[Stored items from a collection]
■ ■ ■
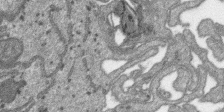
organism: Human
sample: Lung epithelial cells infected with SARS-CoV-2
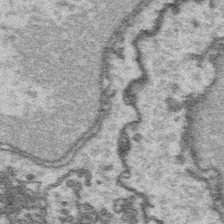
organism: Platynereis dumerilii
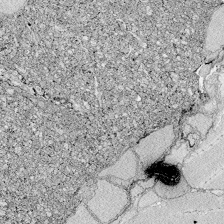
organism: Zebrafish
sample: Whole-Brain
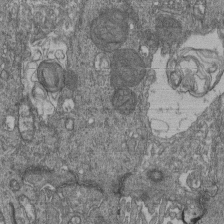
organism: Human
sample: Retinal organoid Rod and Cone cells
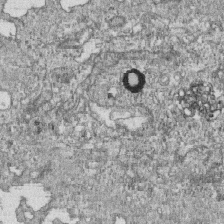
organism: Human
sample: HeLa cell HIV synapse
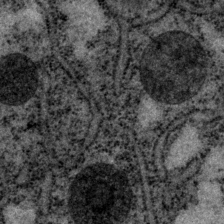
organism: P. pacificus
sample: Pharynx
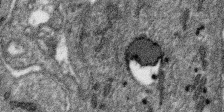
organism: Human
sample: Lung epithelial cells infected with SARS-CoV-2
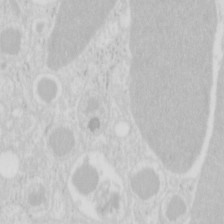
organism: Mouse
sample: Pancreas
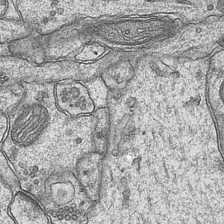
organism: Mouse
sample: CA1 Hippocampus
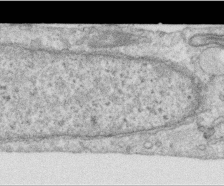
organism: Human
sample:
■ ■ ■
AIM OF THE TASK – Word for word, give the entries back in full; the pictures do not belong in the copy.

WRITTEN RESPONSE –
organism: Human
sample: Lung epithelial cells infected with SARS-CoV-2
organism: Platynereis dumerilii
organism: Zebrafish
sample: Whole-Brain
organism: Human
sample: Retinal organoid Rod and Cone cells
organism: Human
sample: HeLa cell HIV synapse
organism: P. pacificus
sample: Pharynx
organism: Human
sample: Lung epithelial cells infected with SARS-CoV-2
organism: Mouse
sample: Pancreas
organism: Mouse
sample: CA1 Hippocampus
organism: Human
sample:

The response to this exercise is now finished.